Please restate, word for word, the lines below that begin at the one with "sample: Macrophages" and end at the one with "sample: Somatosensory cortex neuropil". Leave out all other lines.
Start of Block
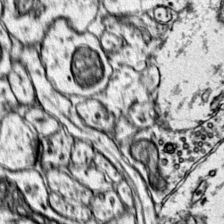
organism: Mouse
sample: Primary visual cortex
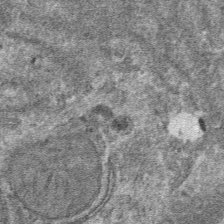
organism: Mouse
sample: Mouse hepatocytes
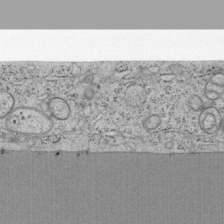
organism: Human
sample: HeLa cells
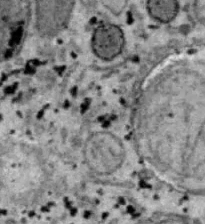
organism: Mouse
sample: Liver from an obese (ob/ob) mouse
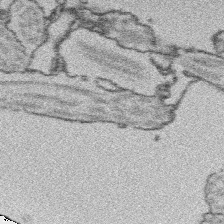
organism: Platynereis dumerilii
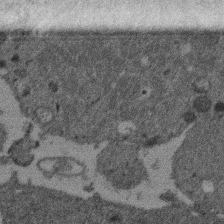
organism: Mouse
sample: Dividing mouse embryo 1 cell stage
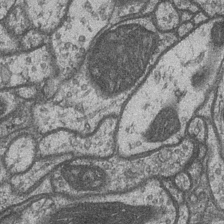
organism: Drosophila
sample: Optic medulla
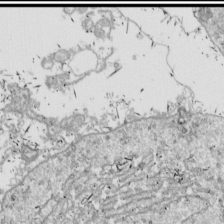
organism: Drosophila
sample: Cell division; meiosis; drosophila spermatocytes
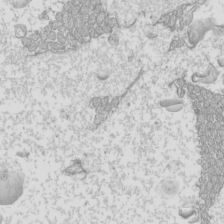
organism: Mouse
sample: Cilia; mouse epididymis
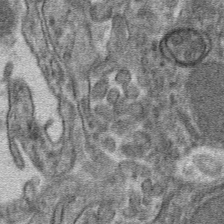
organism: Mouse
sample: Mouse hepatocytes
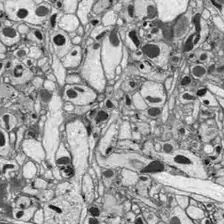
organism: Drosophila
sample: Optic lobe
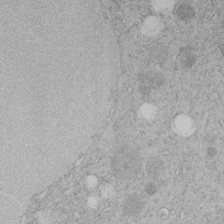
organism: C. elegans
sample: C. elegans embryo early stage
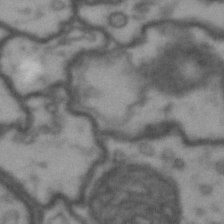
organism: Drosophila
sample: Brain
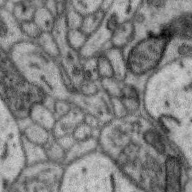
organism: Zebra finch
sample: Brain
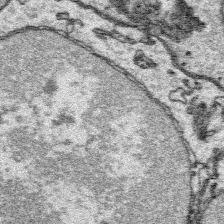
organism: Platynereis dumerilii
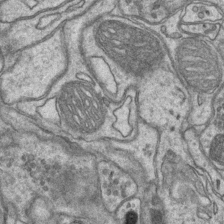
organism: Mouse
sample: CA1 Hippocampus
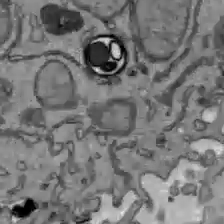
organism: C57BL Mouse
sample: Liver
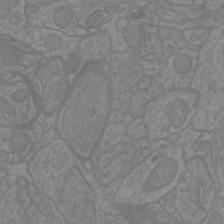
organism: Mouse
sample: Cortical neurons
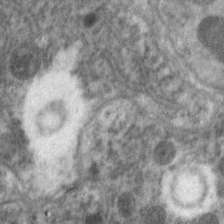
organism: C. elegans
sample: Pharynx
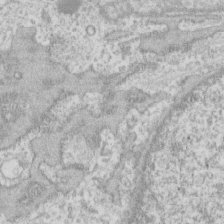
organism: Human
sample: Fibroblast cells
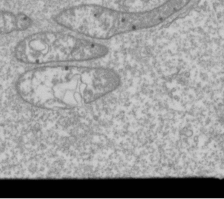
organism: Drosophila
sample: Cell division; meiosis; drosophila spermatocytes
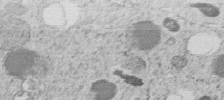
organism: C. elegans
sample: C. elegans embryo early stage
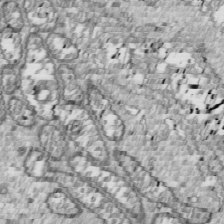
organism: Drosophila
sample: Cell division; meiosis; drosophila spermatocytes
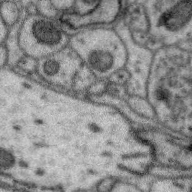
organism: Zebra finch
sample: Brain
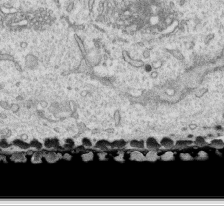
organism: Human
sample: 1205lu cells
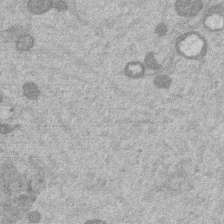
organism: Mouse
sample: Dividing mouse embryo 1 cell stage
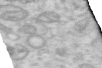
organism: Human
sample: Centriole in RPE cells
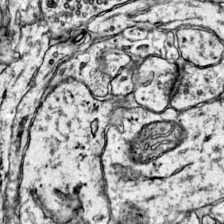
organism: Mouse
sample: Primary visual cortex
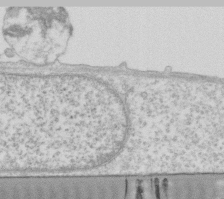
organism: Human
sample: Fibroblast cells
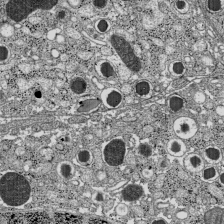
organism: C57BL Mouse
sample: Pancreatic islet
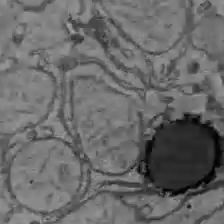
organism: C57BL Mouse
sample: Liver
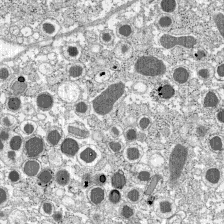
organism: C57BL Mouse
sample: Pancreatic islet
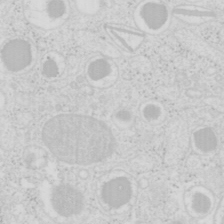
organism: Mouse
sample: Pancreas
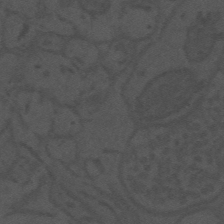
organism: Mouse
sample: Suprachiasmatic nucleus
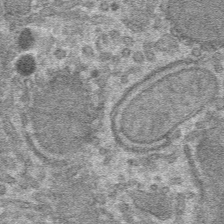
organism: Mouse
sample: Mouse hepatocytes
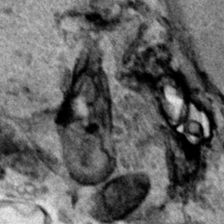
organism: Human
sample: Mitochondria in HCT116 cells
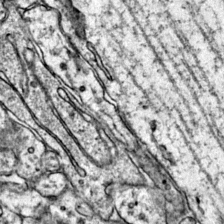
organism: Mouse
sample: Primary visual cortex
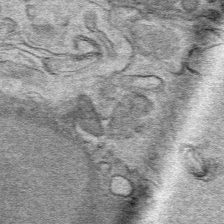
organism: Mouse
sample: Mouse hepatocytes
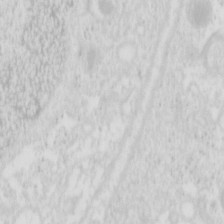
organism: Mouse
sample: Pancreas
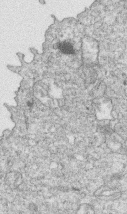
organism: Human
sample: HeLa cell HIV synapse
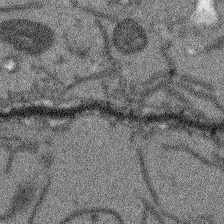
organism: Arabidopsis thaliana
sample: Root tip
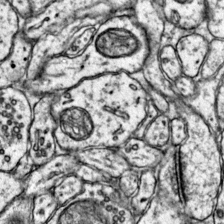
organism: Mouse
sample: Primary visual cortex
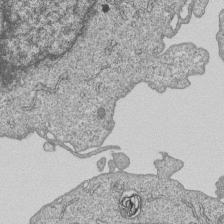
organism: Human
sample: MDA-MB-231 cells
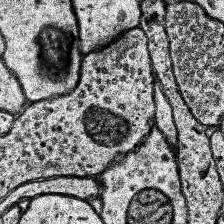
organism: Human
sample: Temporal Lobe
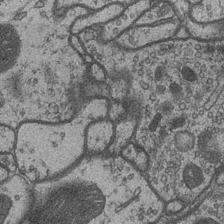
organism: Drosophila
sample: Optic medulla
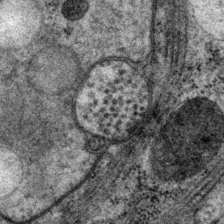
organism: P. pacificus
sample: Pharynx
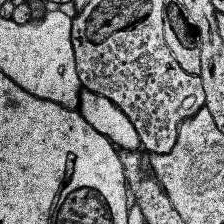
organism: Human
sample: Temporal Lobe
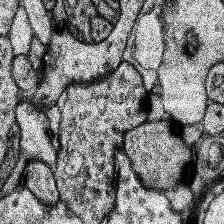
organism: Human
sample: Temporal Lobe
End of Block
Start of Block
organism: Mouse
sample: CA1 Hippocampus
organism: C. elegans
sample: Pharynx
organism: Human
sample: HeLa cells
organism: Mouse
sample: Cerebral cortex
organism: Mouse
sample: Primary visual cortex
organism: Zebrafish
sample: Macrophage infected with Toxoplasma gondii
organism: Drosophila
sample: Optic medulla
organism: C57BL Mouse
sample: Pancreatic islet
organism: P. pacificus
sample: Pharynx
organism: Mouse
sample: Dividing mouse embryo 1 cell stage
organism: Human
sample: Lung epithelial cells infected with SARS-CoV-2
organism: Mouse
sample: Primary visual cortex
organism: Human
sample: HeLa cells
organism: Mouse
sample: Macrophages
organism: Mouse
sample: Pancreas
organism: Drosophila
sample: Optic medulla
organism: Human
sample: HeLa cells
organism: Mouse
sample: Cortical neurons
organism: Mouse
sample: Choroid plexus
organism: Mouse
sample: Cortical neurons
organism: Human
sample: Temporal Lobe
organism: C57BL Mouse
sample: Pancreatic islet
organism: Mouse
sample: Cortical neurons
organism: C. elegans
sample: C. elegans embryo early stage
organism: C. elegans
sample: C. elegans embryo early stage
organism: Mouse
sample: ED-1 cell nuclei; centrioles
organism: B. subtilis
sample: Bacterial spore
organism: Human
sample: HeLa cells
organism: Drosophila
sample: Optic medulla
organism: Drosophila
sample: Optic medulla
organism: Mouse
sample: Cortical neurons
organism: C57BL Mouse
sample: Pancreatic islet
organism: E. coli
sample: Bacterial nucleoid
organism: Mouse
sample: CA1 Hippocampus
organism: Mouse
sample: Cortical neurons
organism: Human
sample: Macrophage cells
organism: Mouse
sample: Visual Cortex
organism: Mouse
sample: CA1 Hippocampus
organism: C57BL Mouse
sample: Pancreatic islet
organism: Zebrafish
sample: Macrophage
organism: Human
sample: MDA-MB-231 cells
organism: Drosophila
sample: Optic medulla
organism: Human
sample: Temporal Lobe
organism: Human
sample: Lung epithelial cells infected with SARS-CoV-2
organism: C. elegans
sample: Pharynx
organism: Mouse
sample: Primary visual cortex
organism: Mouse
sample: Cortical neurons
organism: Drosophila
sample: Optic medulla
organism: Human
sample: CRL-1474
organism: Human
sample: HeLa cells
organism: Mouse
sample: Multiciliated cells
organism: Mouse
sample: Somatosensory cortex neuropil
End of Block
Exercise answer:
sample: Macrophages
organism: Mouse
sample: Pancreas
organism: Drosophila
sample: Optic medulla
organism: Human
sample: HeLa cells
organism: Mouse
sample: Cortical neurons
organism: Mouse
sample: Choroid plexus
organism: Mouse
sample: Cortical neurons
organism: Human
sample: Temporal Lobe
organism: C57BL Mouse
sample: Pancreatic islet
organism: Mouse
sample: Cortical neurons
organism: C. elegans
sample: C. elegans embryo early stage
organism: C. elegans
sample: C. elegans embryo early stage
organism: Mouse
sample: ED-1 cell nuclei; centrioles
organism: B. subtilis
sample: Bacterial spore
organism: Human
sample: HeLa cells
organism: Drosophila
sample: Optic medulla
organism: Drosophila
sample: Optic medulla
organism: Mouse
sample: Cortical neurons
organism: C57BL Mouse
sample: Pancreatic islet
organism: E. coli
sample: Bacterial nucleoid
organism: Mouse
sample: CA1 Hippocampus
organism: Mouse
sample: Cortical neurons
organism: Human
sample: Macrophage cells
organism: Mouse
sample: Visual Cortex
organism: Mouse
sample: CA1 Hippocampus
organism: C57BL Mouse
sample: Pancreatic islet
organism: Zebrafish
sample: Macrophage
organism: Human
sample: MDA-MB-231 cells
organism: Drosophila
sample: Optic medulla
organism: Human
sample: Temporal Lobe
organism: Human
sample: Lung epithelial cells infected with SARS-CoV-2
organism: C. elegans
sample: Pharynx
organism: Mouse
sample: Primary visual cortex
organism: Mouse
sample: Cortical neurons
organism: Drosophila
sample: Optic medulla
organism: Human
sample: CRL-1474
organism: Human
sample: HeLa cells
organism: Mouse
sample: Multiciliated cells
organism: Mouse
sample: Somatosensory cortex neuropil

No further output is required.